◆ Your objective
No pictures go into the copy. Write out every line below exactly.

◆ Collected data

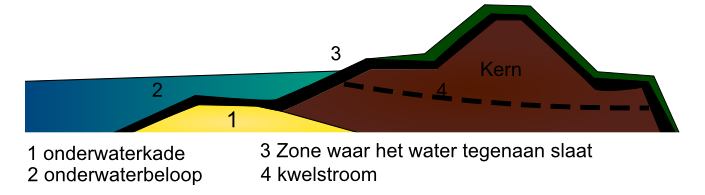 De opbouw van een dijk onder de waterspiegel en met de kwelstroom
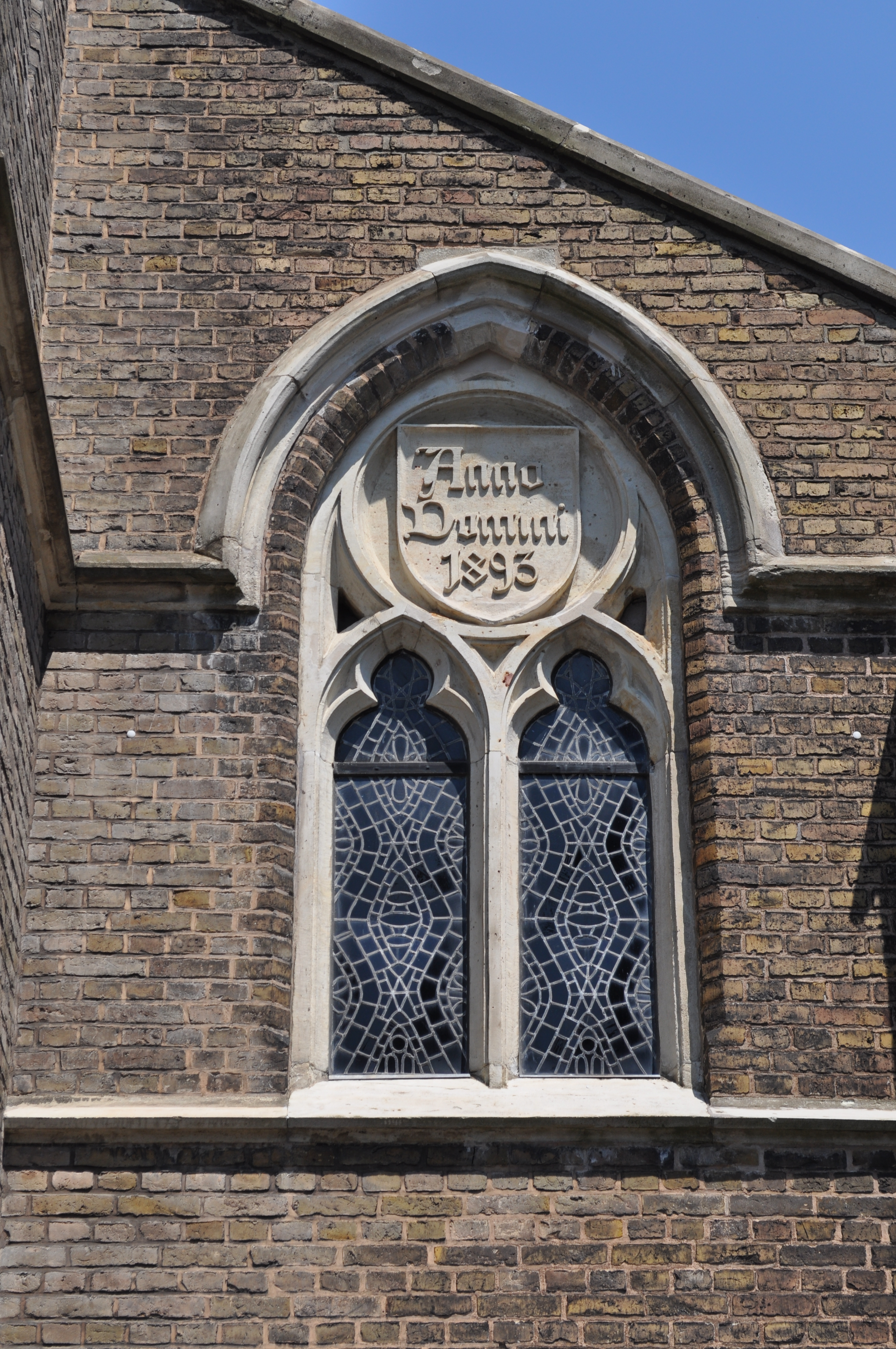 Antoniuskirche in Frankfurt am Main-Rödelheim, Detailansicht Fenster im linken Flügel
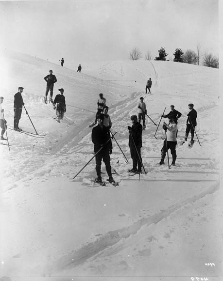 Skiing up Gatineau, Quebec

◆ Exercise answer
 De opbouw van een dijk onder de waterspiegel en met de kwelstroom
 Antoniuskirche in Frankfurt am Main-Rödelheim, Detailansicht Fenster im linken Flügel
 Skiing up Gatineau, Quebec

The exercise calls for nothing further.